- **About this task**:
Restate the listing below line for line and word for word, without the pictures.

- **Data provided**:
+-------+
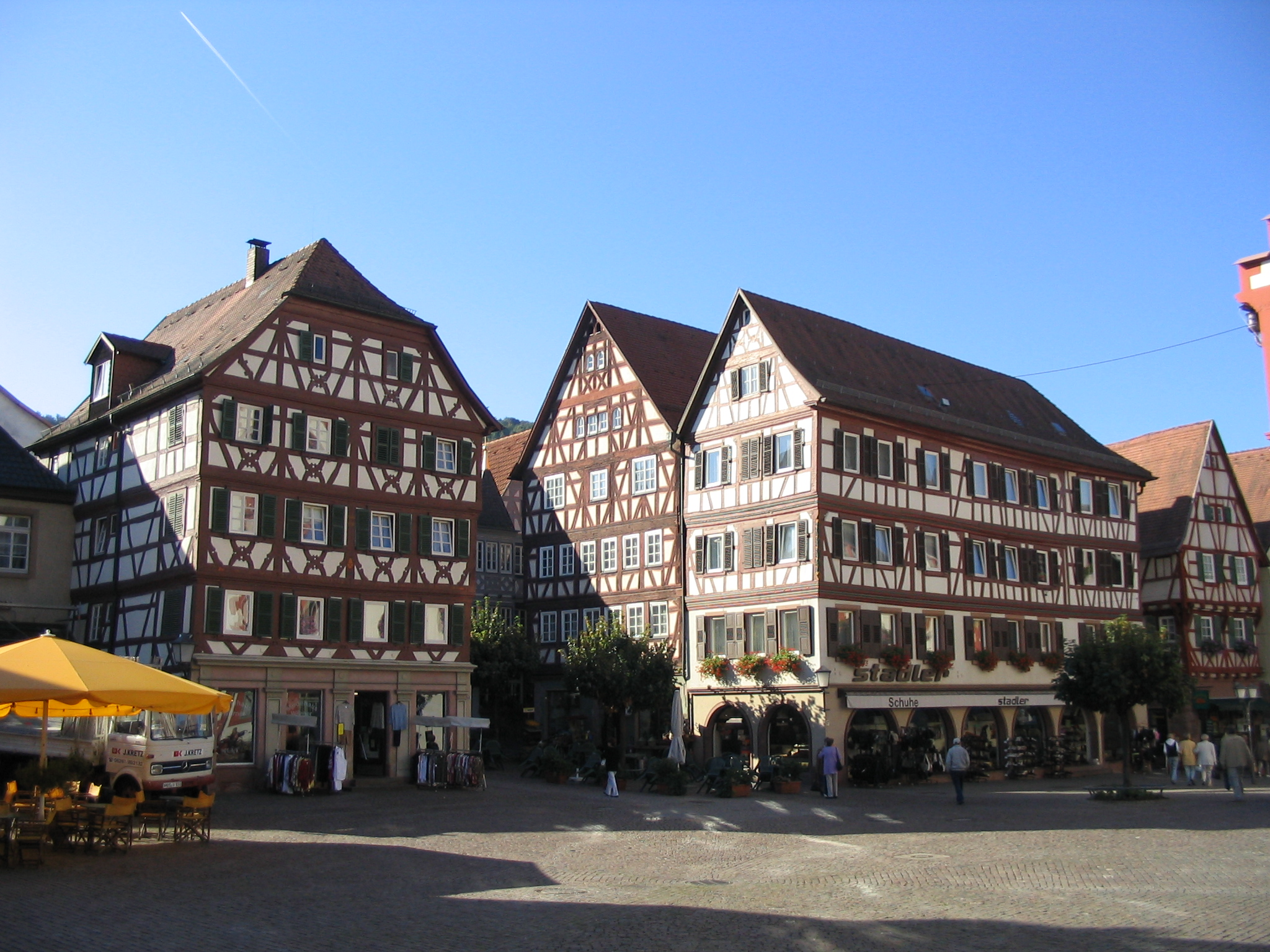 Fachwerkhäuser am Marktplatz in Mosbach
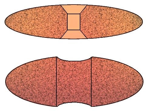 Geröllkeule, Steinkopfkeule.
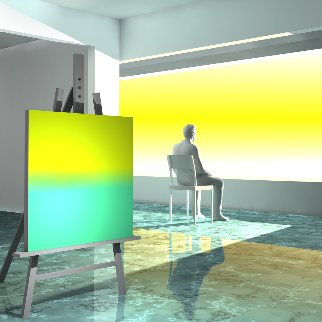 Cuadro del pintor vasco Koldo Etxabarria con el título "La belleza está en el que contempla".
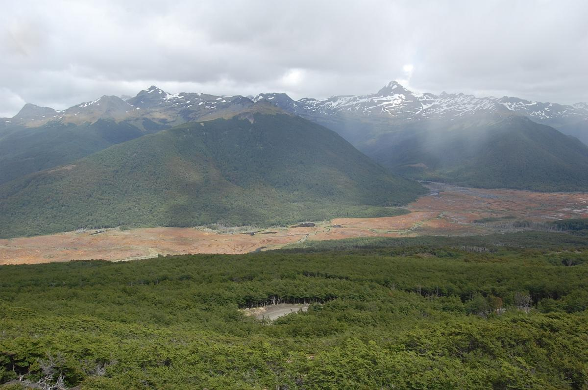 Vista Panorámica de una porción sur del Parque Karukinka en Tierra del Fuego, Región de Magallanes, Chile.
+-------+
- **Exercise output**:
 Fachwerkhäuser am Marktplatz in Mosbach
 Geröllkeule, Steinkopfkeule.
 Cuadro del pintor vasco Koldo Etxabarria con el título "La belleza está en el que contempla".
 Vista Panorámica de una porción sur del Parque Karukinka en Tierra del Fuego, Región de Magallanes, Chile.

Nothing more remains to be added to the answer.